◆ REQUIREMENT
Using the data below, return word for word every line from the one holding "Intrarea pe Stradela" down to the one holding "La ville de". Leave pictures out.

◆ INPUT RECORDS
##############################

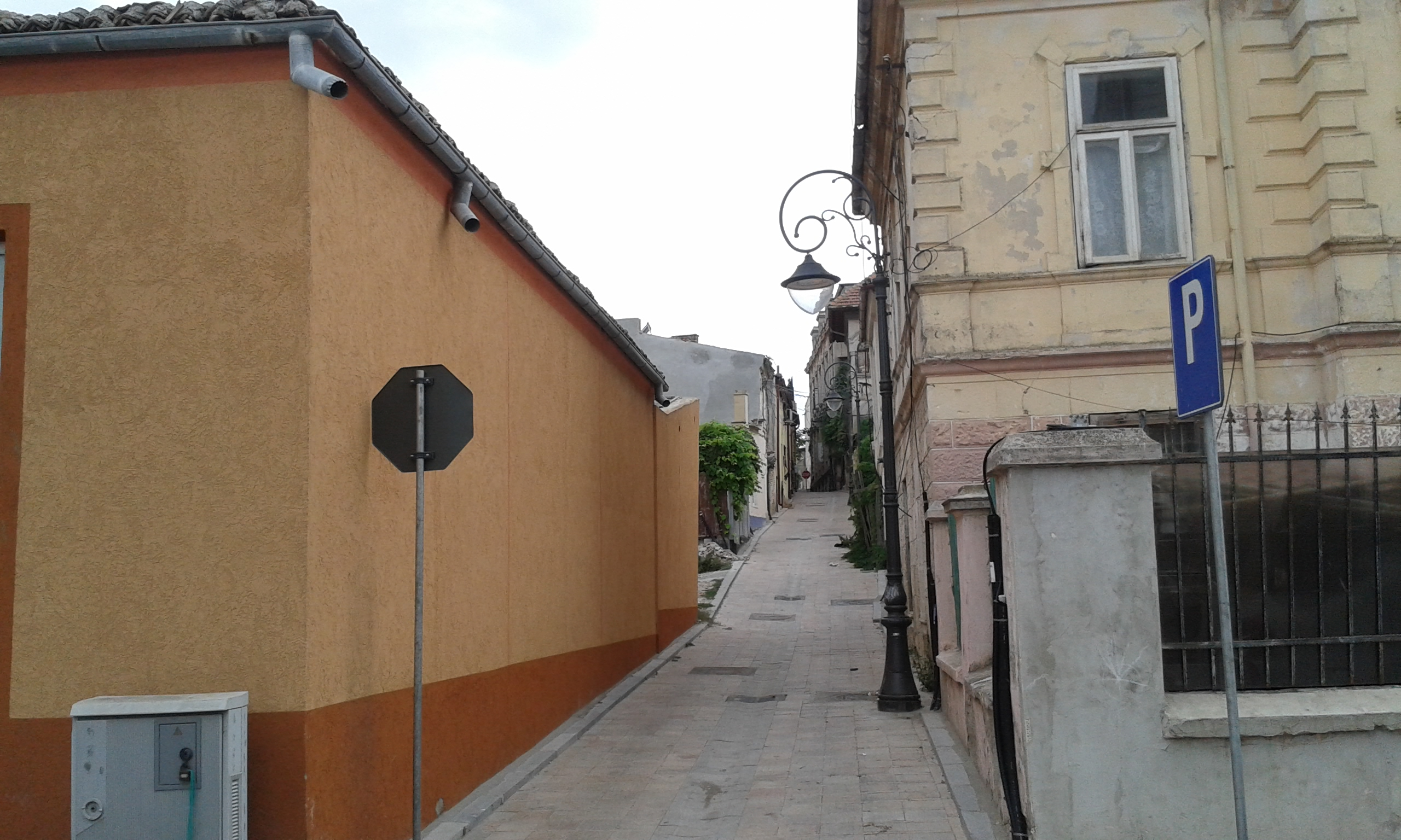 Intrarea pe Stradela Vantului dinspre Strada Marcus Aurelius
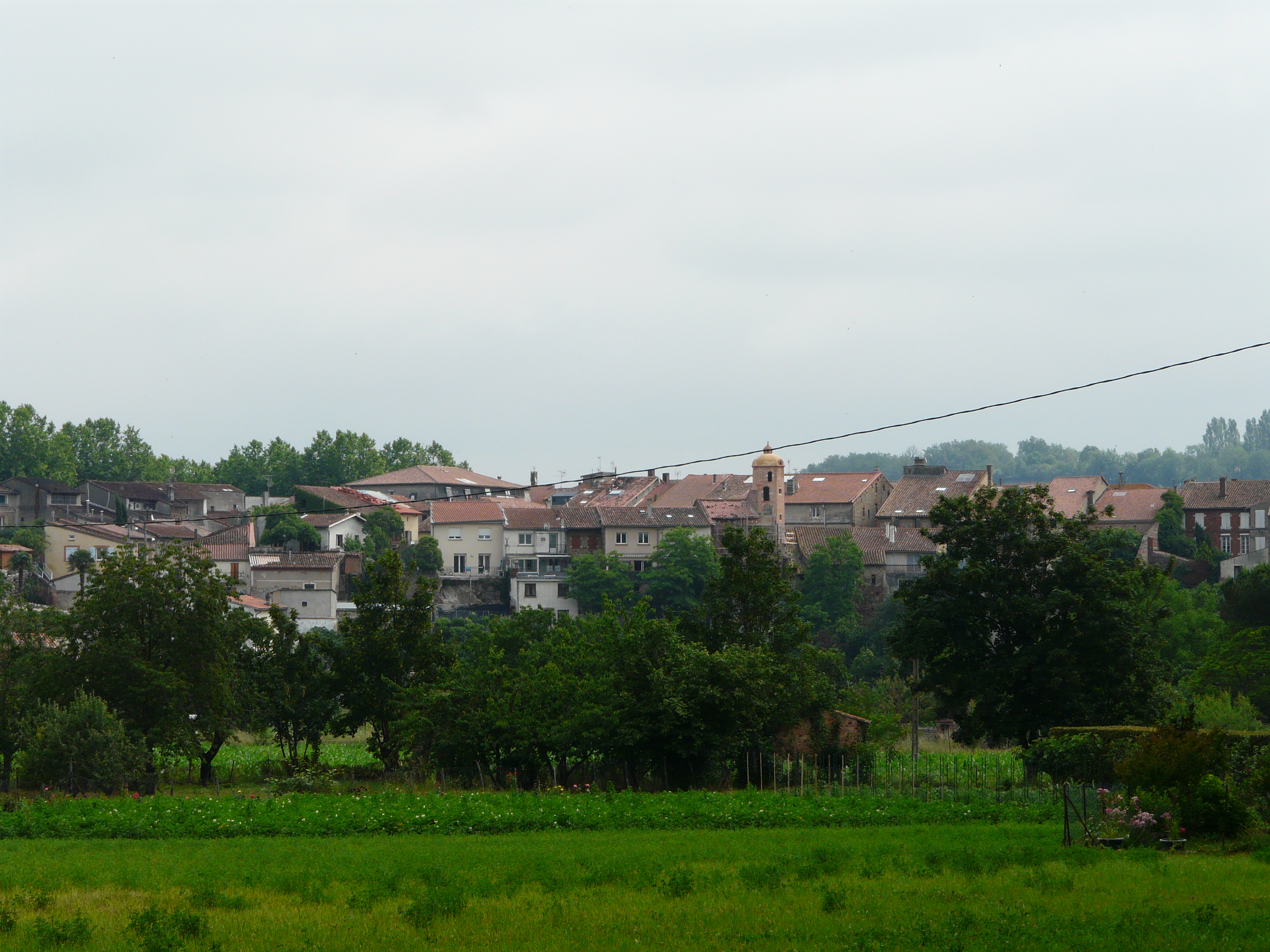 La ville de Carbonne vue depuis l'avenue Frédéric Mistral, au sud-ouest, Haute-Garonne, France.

##############################

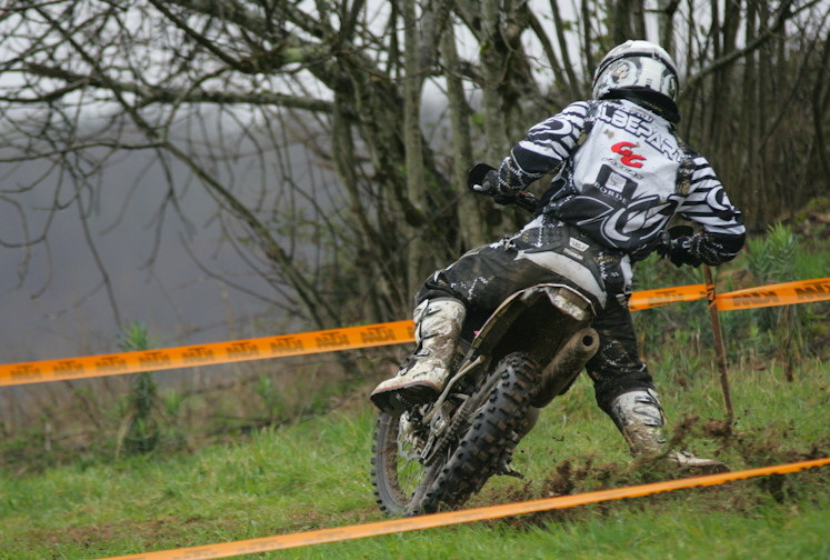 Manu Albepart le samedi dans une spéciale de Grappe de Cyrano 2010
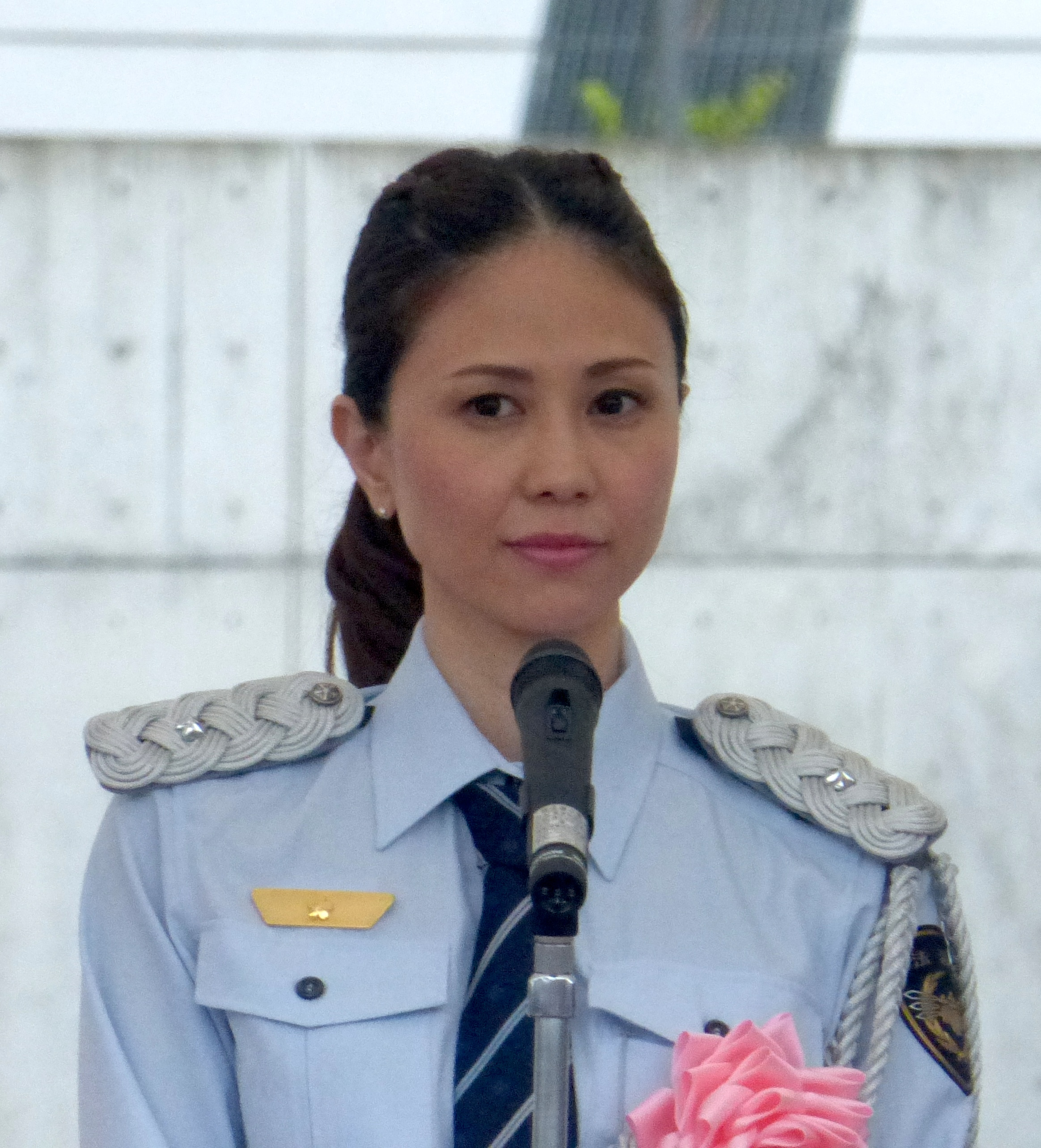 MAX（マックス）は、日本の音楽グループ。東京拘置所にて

##############################

◆ SOLUTION FOR THIS PROBLEM
 Intrarea pe Stradela Vantului dinspre Strada Marcus Aurelius
 La ville de Carbonne vue depuis l'avenue Frédéric Mistral, au sud-ouest, Haute-Garonne, France.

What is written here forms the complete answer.